Antoinette Maassen van den Brink, Professor of Neurovascular Pharmacology, Internal Medicine, Erasmus MC
Professor Maassen van den Brink studied Biomedical Sciences in Leiden, and then obtained her PhD at the Department of Pharmacology at the (current) Erasmus MC, studying the coronary side effects of antimigraine drugs. She currently investigates the neurovascular aspects of migraine, with a special emphasis on the role of female sex steroids. She is also the head of the Junior Med School and PI of the Academic Centre of Excellence GESTURE (gender studies). She is a board member of the Dutch Headache Society, former board member of the Dutch Pharmacology Society and founding board member of the Dutch Society for Gender and Health. Further, she serves as a board member for the European Headache Federation and the Federation of European Pharmacological Societies.
Title: Neurovascular Pharmacology of Migraine
Abstract: Migraine is a neurovascular disorder, which is classified as the second disabler by the World Health Organisation. While recently a lot of progress has been made in the treatment of migraine, still many aspects of migraine are not understood. Calcitonin Gene-Related Peptide is one of the key players in the pathophysiology of migraine, but many aspects of its receptor pharmacology are still to be elucidated to enable the development of safer and more effective antimigraine medication in future.

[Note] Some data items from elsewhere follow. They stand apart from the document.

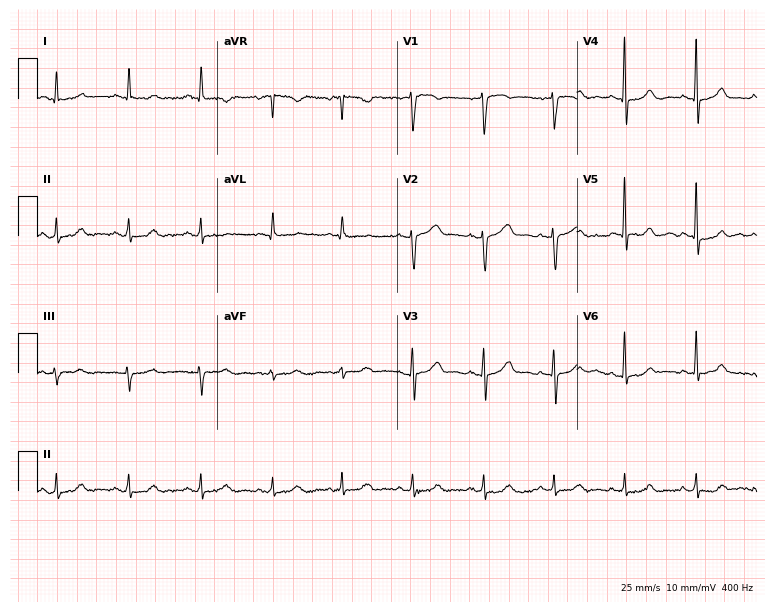
Resting 12-lead electrocardiogram. Patient: a female, 67 years old. None of these six findings is recorded: first-degree AV block, right bundle branch block, left bundle branch block, sinus bradycardia, atrial fibrillation, sinus tachycardia. Findings outside these six are not listed.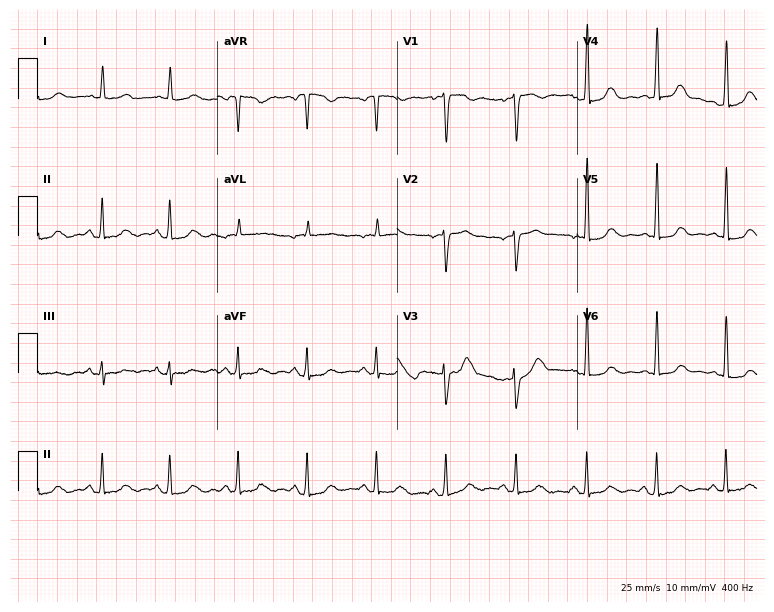
Standard 12-lead ECG recorded from a 78-year-old female (7.3-second recording at 400 Hz). Read as a normal ECG.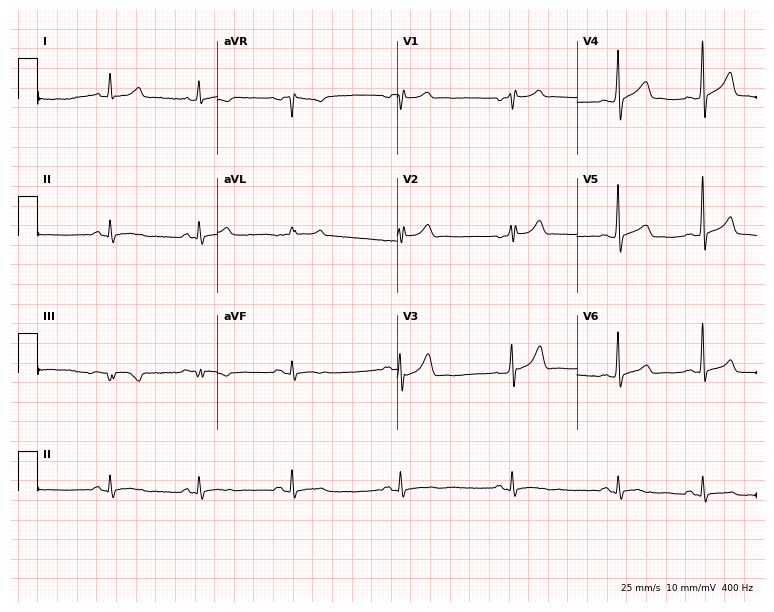
12-lead ECG (7.3-second recording at 400 Hz) from a male, 28 years old. Screened for six findings — first-degree AV block, right bundle branch block (RBBB), left bundle branch block (LBBB), sinus bradycardia, atrial fibrillation (AF), sinus tachycardia — none is recorded.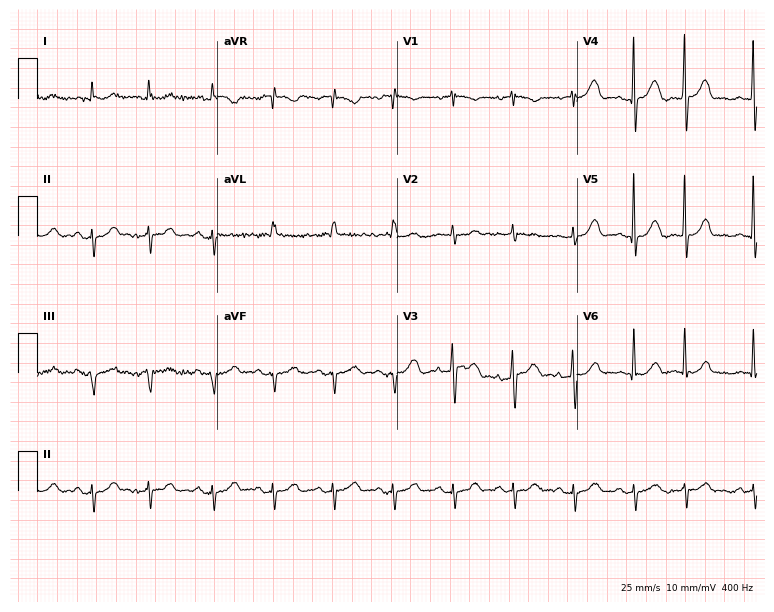
Standard 12-lead ECG recorded from a male patient, 85 years old. None of these six findings is recorded: first-degree AV block, right bundle branch block (RBBB), left bundle branch block (LBBB), sinus bradycardia, atrial fibrillation (AF), sinus tachycardia. Other findings, if any, are not listed.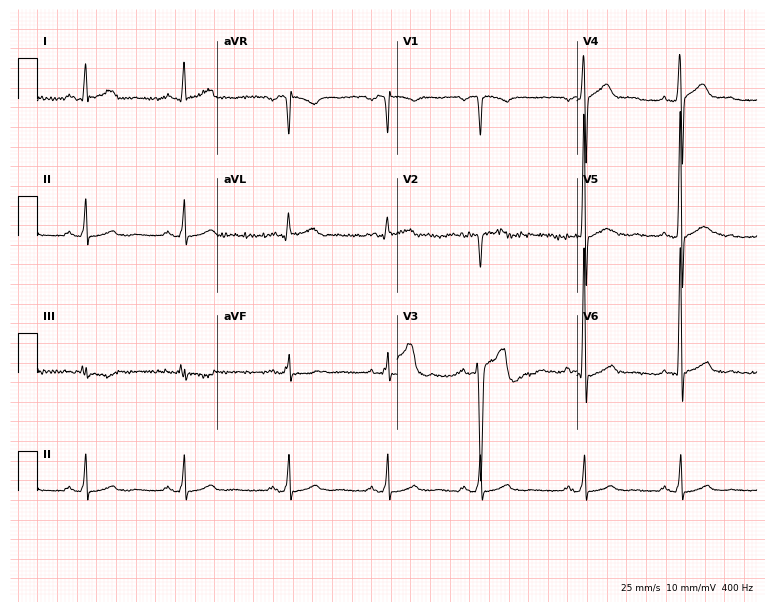
Resting 12-lead electrocardiogram. Patient: a 41-year-old man. None of these six findings is recorded: first-degree AV block, right bundle branch block, left bundle branch block, sinus bradycardia, atrial fibrillation, sinus tachycardia.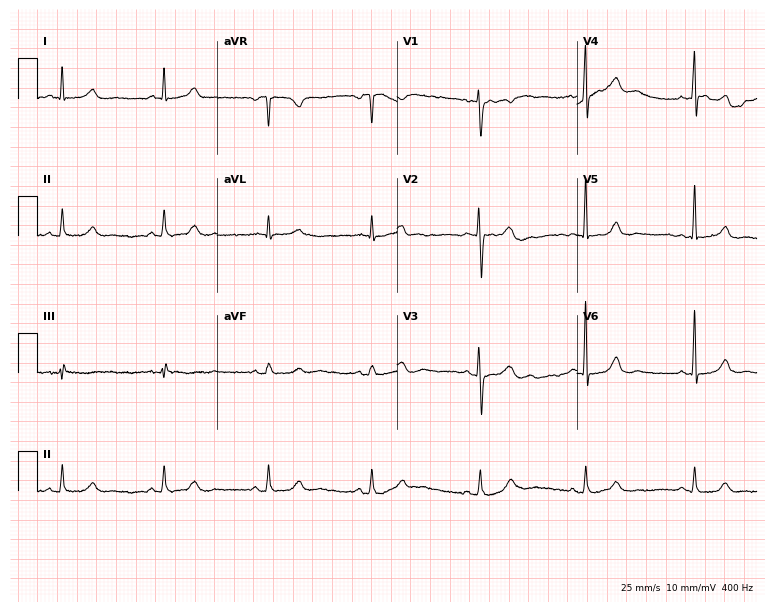
ECG — a female patient, 61 years old. Labelled as a normal ECG.

Erwin L Roggen, Managing director at ToxGenSolutions
Dr Roggens obtained a degree in Biochemistry at the University of Antwerp in 1984. He has been involved for over 18 years in development, implementation, dissemination and acceptance of alternative methods to animal testing. His long-term vision is better human and environmental health and safety through the application of non-animal approaches for testing and assessment. In line with this vision, he established 3Rs Management and Consulting (3rsmc-aps.com), SenzaGen (senzagen.com) and ToxGenSolutions (toxgensolutions.eu), providing tools for driving promising non-animal tools from the bench to industry and regulatory authorities.
Title: Application of the Adverse Outcome Pathway (AOP) concept to understand the impact of environmental risk factors on the progression of age-related memory loss leading to Alzheimer’s Disease.
Abstract: While aging and genetics are important risk factors for acquiring sporadic Alzheimer’s disease (sAD), systemic and environmental factors are increasingly recognized to contribute to this risk in a still poorly understood way. Inspired by the tau-cascade hypothesis, a tau-driven AOP towards memory loss was constructed using existing (primarily) human data selected according to predefined selection/rejection criteria. Sequences of key events (KEs) and plausible key event relationships (KERs) triggered by the bidirectional relationship between brain cholesterol and glucose dysmetabolism were captured. To portray how environmental factors may contribute to sAD progression, information on chemicals and drugs, that experimentally or epidemiologically associate with the risk of sAD were mapped on this AOP. The result suggests that chemicals may accelerate sAD progression by plugging into 26 different sAD relevant molecular initiating events (MIEs). A complex network of aging-related homeostatic pathways that are sensitive to an accelerated deterioration in the presence of risk factors is implicated in the pathogenesis of e.g., sAD. Since sAD pathology and neurotoxicity share microRNAs (miRs) regulating common as well as overlapping pathological processes, literature was searched for miRs associated with human sAD and environmental neurotoxicity. Functional miR analysis using PathDip resulted in miR-target interaction networks linked to brain cholesterol and glucose dysmetabolism as well as KEs of the tau-driven AOP. While miR analysis confirmed most of the retrieved findings, 40 miRs were found to be involved in both sAD and neurotoxicity and to dysregulate key processes of the AOP. Creating miR-target interaction networks related to the pathological processes involved in early sAD progression, and environmental chemical-induced neurotoxicity, respectively, provided overlapping miR-target interaction networks. This overlap offers an opportunity to create an alternative picture of the mechanisms underlying early sAD progression. Looking at initiation and progression of sAD from this new angle may open for new biomarkers and novel drug targets for sAD before the appearance of the first clinical symptoms.